▶ **DATA EXTRACT**
####
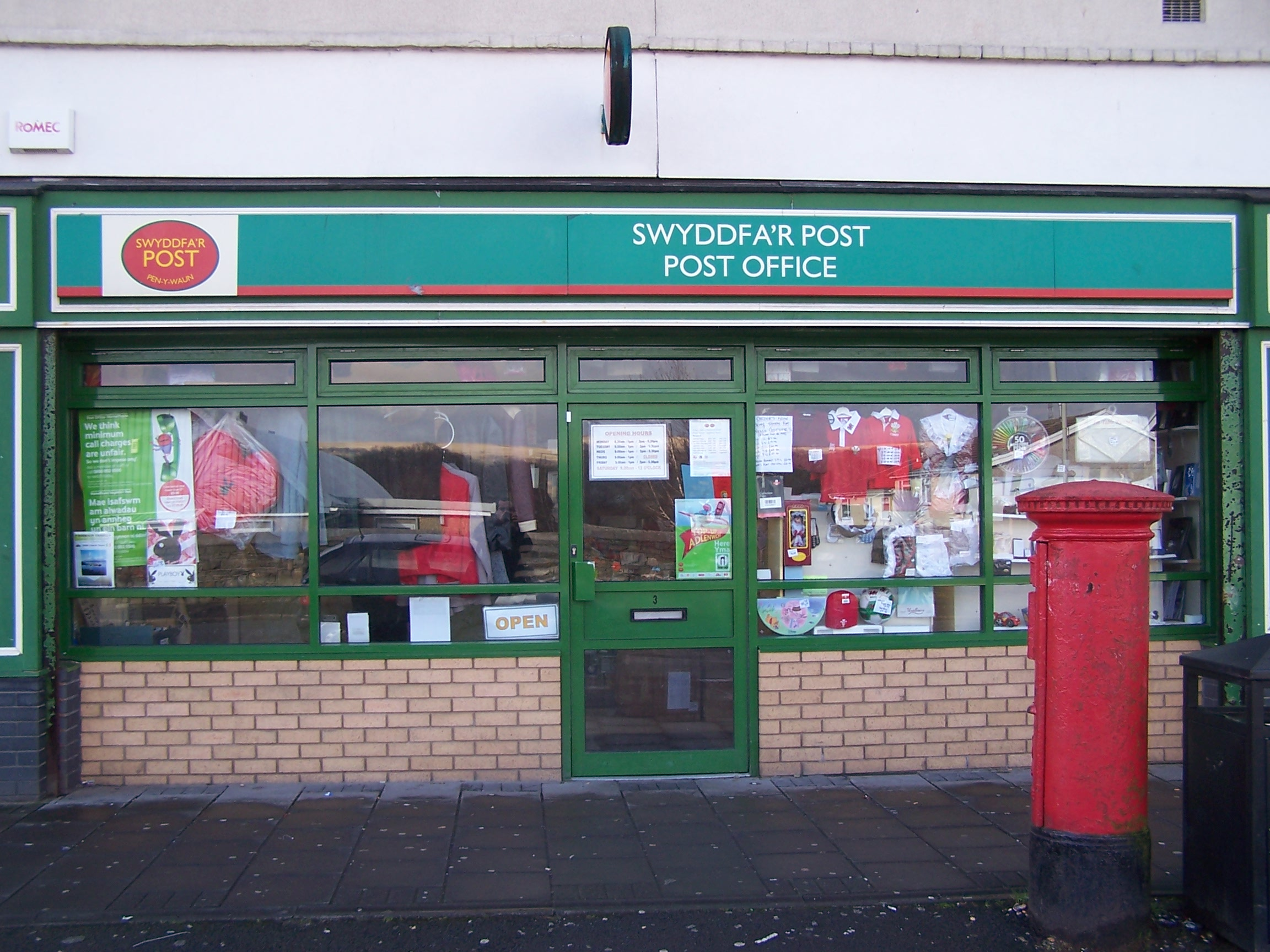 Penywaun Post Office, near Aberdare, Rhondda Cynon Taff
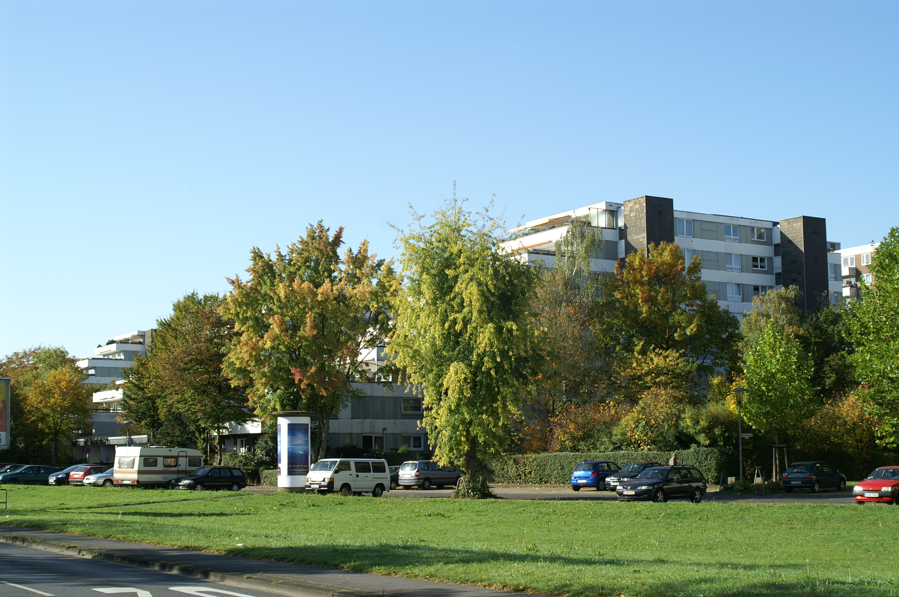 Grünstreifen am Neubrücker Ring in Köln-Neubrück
####
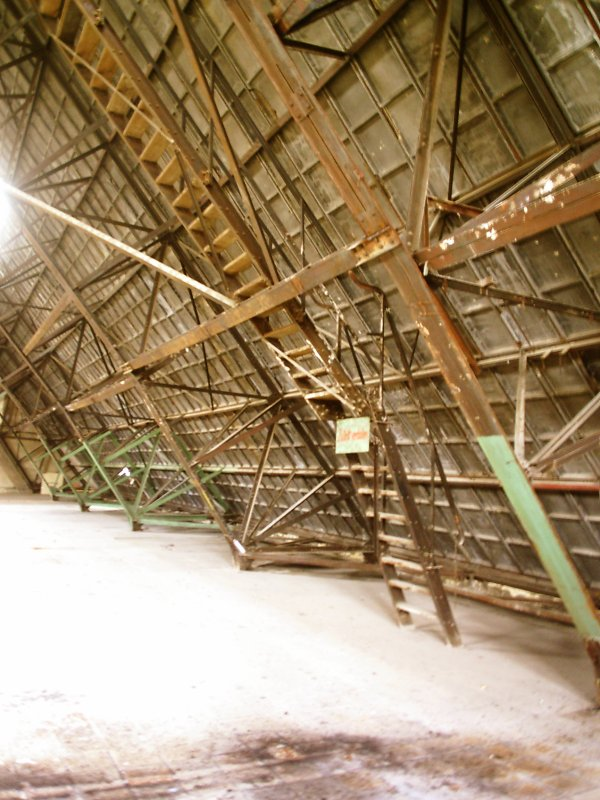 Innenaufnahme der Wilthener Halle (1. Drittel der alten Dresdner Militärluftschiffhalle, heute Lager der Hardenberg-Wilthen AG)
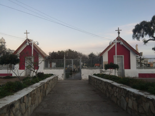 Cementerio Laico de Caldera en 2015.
####
▶ **EXERCISE**
Write back word for word every line in the entries above from the one with "Penywaun Post Office, near" to the one with "Grünstreifen am Neubrücker", ends included, and none of the pictures.

▶ **RESPONSE**
 Penywaun Post Office, near Aberdare, Rhondda Cynon Taff
 Grünstreifen am Neubrücker Ring in Köln-Neubrück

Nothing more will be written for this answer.